Substring Search - III Editorial

Practice Problem Link: Substring Search - III

Please make sure to try solving the problem yourself before looking at the editorial.

Problem Statement

Given two strings s1 and s2, find the index of the first occurrence of s2 in s1 as a substring.
If no such occurrence exists, return -1.

This problem is also known as finding a needle in a haystack.
Use the KMP algorithm to solve this problem.

Approach

In a naive string search algorithm, we need to check every substring of length s2 until a matching substring is found. But in KMP the approach is optimized by not checking the sub-patterns occurring multiple times. While comparing a substring, if a mismatch occurs we move to the next substring and since the previous and current substring have some common characters which has been already visited, the idea is to skip some of the characters from these visited characters that will match anyway.

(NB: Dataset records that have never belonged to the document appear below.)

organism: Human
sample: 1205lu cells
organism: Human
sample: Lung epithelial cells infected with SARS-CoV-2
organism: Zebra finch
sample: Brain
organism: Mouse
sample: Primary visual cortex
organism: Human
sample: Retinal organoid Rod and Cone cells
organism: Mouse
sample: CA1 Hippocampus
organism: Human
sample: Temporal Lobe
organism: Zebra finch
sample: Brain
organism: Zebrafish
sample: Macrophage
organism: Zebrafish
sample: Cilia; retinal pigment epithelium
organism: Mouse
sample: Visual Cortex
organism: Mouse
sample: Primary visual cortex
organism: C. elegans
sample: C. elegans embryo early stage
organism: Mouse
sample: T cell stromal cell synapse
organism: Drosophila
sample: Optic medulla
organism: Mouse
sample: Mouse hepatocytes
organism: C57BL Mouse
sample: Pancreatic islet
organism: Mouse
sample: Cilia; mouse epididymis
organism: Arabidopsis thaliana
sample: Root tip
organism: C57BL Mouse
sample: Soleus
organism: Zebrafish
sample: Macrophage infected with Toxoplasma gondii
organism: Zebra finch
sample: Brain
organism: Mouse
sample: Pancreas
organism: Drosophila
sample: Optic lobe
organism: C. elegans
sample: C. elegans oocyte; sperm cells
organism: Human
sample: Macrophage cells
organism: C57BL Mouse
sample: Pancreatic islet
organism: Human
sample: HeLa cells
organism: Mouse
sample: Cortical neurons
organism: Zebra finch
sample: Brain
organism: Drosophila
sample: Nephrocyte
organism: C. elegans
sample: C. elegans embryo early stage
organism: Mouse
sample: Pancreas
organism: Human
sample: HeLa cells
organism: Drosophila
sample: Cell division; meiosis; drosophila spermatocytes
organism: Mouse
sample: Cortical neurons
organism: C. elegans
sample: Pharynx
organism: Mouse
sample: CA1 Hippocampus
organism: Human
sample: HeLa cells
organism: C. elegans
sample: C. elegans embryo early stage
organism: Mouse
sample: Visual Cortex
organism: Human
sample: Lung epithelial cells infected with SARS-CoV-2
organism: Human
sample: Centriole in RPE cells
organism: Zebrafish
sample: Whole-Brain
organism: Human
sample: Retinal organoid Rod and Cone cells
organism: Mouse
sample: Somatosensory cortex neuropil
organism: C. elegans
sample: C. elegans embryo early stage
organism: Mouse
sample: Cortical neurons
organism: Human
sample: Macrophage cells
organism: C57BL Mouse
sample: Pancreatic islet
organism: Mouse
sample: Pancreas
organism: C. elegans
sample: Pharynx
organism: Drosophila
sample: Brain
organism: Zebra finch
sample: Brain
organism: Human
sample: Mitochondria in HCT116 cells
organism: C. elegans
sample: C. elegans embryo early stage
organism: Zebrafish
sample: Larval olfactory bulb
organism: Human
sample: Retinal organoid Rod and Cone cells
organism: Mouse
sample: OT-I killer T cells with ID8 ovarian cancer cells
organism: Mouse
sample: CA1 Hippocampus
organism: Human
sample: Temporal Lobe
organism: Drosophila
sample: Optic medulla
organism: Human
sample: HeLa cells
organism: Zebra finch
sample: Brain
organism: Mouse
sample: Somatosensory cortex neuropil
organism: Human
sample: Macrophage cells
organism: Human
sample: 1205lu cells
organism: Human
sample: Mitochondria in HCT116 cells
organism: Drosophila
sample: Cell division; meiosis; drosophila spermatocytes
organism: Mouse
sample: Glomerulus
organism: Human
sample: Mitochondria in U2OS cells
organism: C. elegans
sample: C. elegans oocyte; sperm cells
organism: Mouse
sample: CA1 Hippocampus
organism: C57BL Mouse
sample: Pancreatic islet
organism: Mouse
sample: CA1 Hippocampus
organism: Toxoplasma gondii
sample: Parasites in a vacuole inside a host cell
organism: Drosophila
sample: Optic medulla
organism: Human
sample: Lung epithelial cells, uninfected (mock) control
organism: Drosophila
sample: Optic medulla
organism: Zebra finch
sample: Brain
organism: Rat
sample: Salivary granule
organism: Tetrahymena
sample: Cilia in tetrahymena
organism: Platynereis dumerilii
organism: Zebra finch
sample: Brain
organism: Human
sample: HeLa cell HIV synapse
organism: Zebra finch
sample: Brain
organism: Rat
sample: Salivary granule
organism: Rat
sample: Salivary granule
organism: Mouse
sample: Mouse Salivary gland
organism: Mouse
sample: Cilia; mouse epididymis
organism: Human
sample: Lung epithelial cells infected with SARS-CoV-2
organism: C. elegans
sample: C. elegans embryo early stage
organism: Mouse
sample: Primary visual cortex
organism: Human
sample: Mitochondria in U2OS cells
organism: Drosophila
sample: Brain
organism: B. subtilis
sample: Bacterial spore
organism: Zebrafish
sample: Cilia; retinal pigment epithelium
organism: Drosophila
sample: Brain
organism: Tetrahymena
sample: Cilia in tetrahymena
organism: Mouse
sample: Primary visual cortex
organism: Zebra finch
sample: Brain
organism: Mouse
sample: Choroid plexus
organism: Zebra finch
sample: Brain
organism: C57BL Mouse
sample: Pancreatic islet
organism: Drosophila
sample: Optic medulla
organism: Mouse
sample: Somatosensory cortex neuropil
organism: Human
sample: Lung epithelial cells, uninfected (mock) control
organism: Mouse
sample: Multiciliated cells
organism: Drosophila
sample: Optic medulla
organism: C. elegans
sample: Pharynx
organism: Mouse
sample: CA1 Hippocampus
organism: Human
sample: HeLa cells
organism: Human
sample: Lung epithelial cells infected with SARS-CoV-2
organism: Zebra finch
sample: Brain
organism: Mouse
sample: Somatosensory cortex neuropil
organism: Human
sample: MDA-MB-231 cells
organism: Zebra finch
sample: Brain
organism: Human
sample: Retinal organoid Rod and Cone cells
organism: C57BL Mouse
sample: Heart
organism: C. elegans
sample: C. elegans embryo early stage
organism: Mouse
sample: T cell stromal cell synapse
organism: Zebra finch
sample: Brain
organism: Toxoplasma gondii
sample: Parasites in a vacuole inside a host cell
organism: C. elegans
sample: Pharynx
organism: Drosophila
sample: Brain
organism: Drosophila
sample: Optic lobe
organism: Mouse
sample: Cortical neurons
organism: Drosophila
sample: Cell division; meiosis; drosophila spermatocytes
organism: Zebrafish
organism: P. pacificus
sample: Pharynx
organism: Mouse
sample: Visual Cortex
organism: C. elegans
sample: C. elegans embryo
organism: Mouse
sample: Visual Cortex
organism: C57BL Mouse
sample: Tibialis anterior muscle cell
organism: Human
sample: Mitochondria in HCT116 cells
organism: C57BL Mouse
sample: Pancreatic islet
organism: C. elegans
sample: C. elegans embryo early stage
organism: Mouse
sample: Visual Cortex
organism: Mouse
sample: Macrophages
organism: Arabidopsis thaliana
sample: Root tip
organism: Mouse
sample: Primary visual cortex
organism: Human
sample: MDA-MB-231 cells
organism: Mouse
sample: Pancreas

To do this efficiently, the concept of the LPS is used. LPS of a string is the longest proper prefix which is also a suffix.

Example:

String: AABCDAA

Proper prefixes: A,AA,AAB,AABC,AABCD and AABCDA.

LPS of the above-given string is AA.

To solve this problem we will create an lps array of the string s2 where lps[i] denotes the length of the lps of substring s2[0…i].

Creating LPS Array (Examples)

String S: AACA

LPS array: [0, 1, 0, 1]

String S: BACDABACD

LPS array: [0, 0, 0, 0, 0, 1, 2, 3, 4]

After creating the LPS array all that needs to be done is searching the occurrence of the string s2 in s1 with the help of the LPS array in linear time.

• Start matching both the given strings s1 and s2 with initial indexes as i = 0 and j = 0 respectively.
• While s1[i] == s2[j] simply increment i and j.
• If j is equal to the length of the string s2 then the first occurrence of s2 is found so return the starting index of this substring.
• In case of a mismatch (s1[i] != s2[j]), we will set j = lps[j - 1], if (j > 0) as we know that all the previous characters of s2 will match anyway.

Analysis

• Time Complexity: O(n)
• Auxiliary Space Complexity: O(n)

Implementation

C++

int findStartIndexOfSubstring(string s1, string s2) {
    vector<int> lps(s2.size(), 0);
	int i = 1, j = 0;
	while(i < s2.size()) {
		if(s2[i] == s2[j]) {
			j++;
			lps[i++] = j;
		} else {
			if(j == 0) {
				lps[i++] = 0;
			} else {
				j = lps[j - 1];
			}
		}
	}
	i = 0;
	j = 0;
	while(i < s1.size()) {
		if(s1[i] == s2[j]) {
			i++;
			j++;
		}
		if(j == s2.size()) {
			return i - j;
		} else if (i < s1.size() && s1[i] != s2[j]) {
			if (j == 0) {
				i++;
			} else {
				j = lps[j - 1];
			}
		}
	}
	return - 1;
}

Java

class Solution {
    int findStartIndexOfSubstring(String s1, String s2) {
        int[] lps = new int[s2.length()];
		int i = 1, j = 0;
		while(i < s2.length()) {
			if(s2.charAt(i) == s2.charAt(j)) {
				j++;
				lps[i++] = j;
			} else {
				if(j == 0) {
					lps[i++] = 0;
				} else {
					j = lps[j - 1];
				}
			}
		}
		i = 0;
		j = 0;
		while(i < s1.length()) {
			if(s1.charAt(i) == s2.charAt(j)) {
				i++;
				j++;
			}
			if(j == s2.length()) {
				return i - j;
			} else if (i < s1.length() && s1.charAt(i) != s2.charAt(j)) {
				if (j == 0) {
					i++;
				} else {
					j = lps[j - 1];
				}
			}
		}
		return - 1;
    }
}